Every line of the data below is to be given again as it appears, with the images removed.

- _DATA BLOCK_
---+---

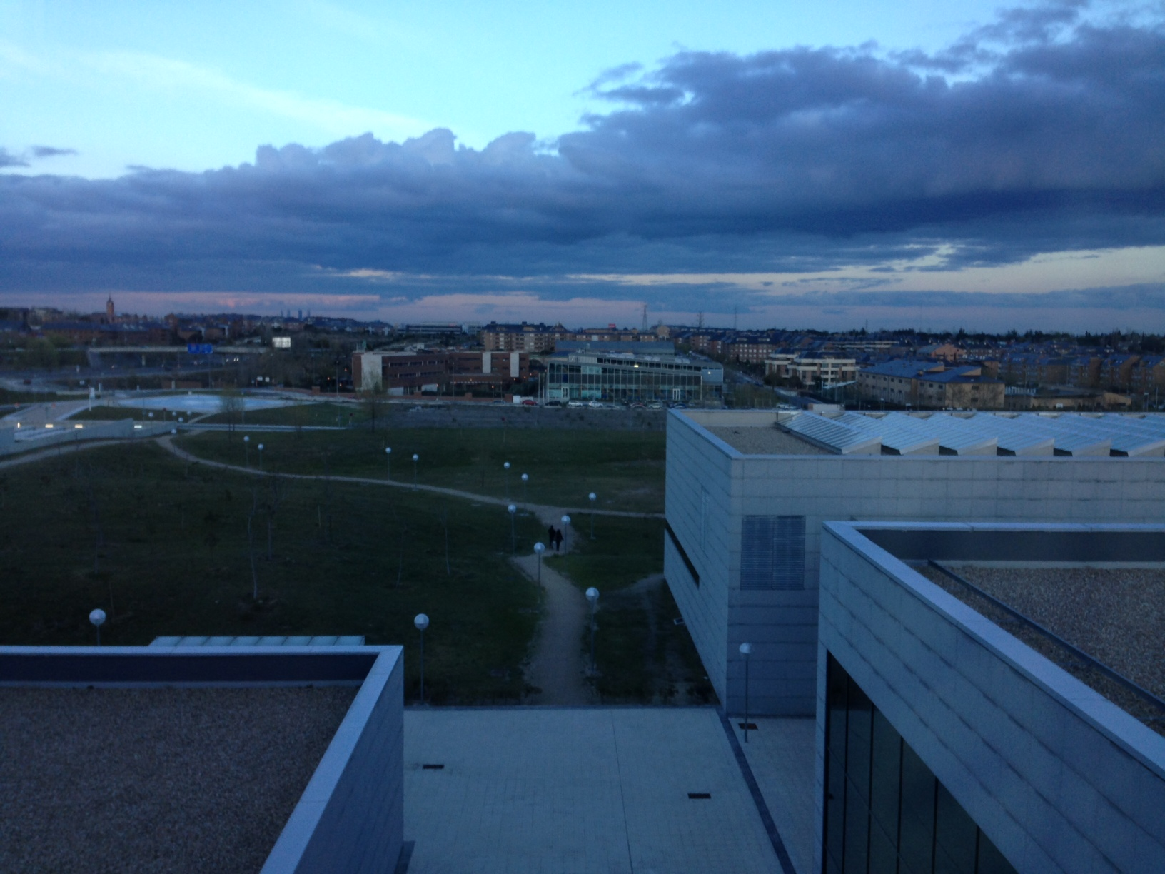 Antonio Trama
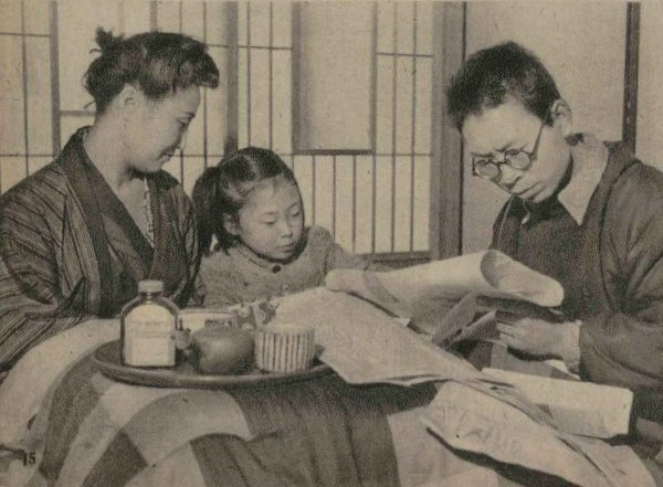 中野重治・原泉夫妻 中央は娘の卯女
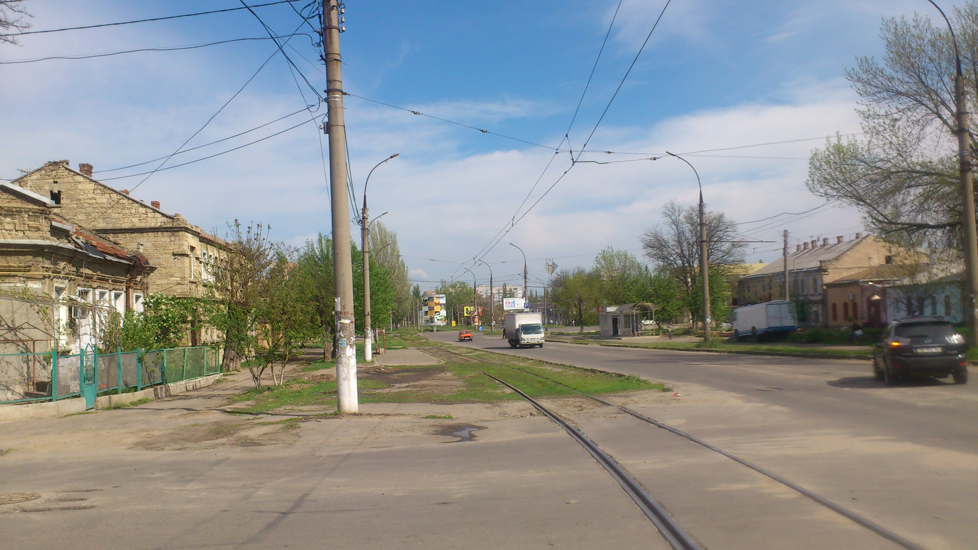 Миколаїв, вулиця Чкалова на розі з Малою морською
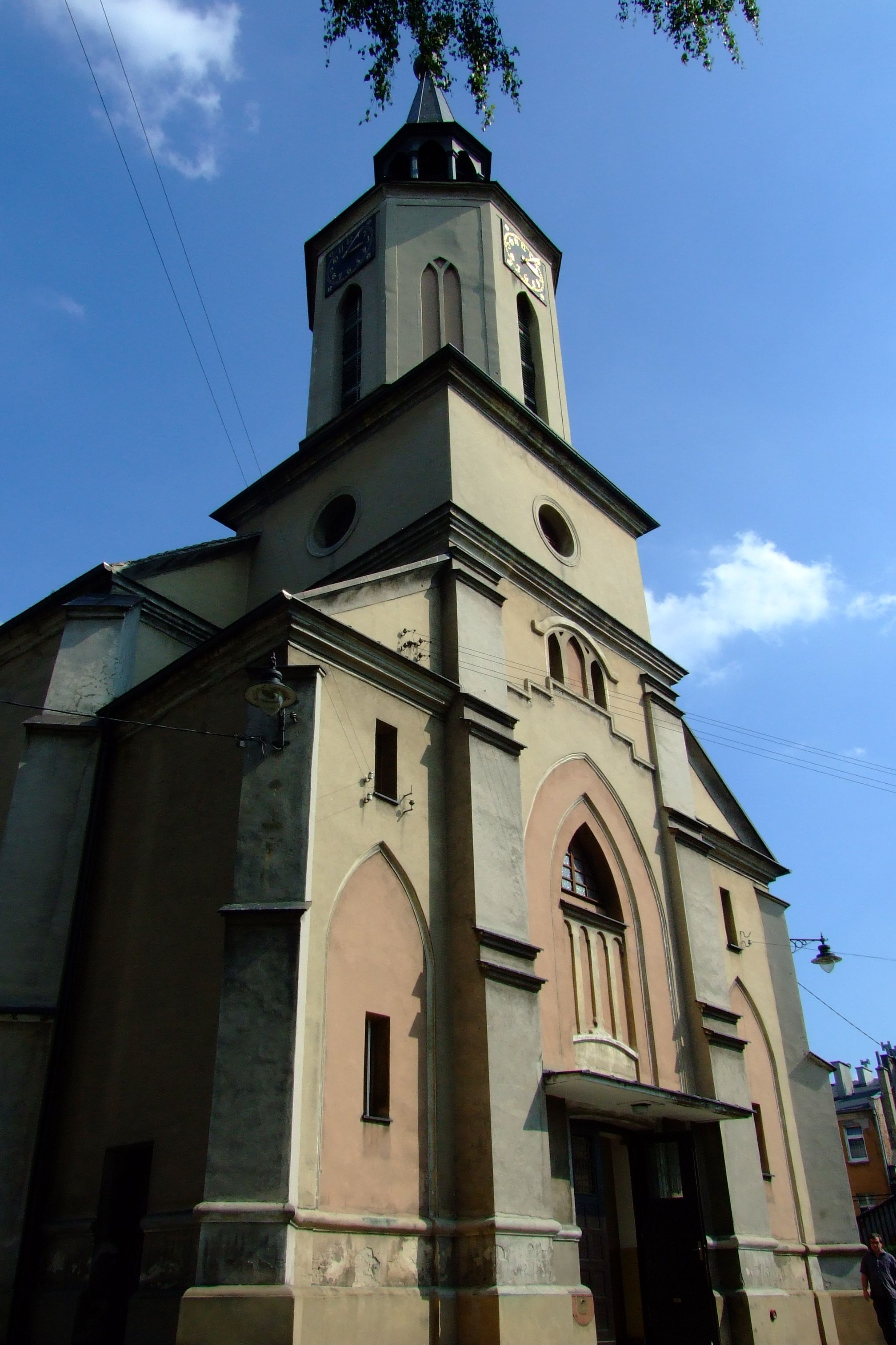 Kościół św. Mikołaja w Pyskowicach

---+---

- _RESPONSE TO THIS TASK_
 Antonio Trama
 中野重治・原泉夫妻 中央は娘の卯女
 Миколаїв, вулиця Чкалова на розі з Малою морською
 Kościół św. Mikołaja w Pyskowicach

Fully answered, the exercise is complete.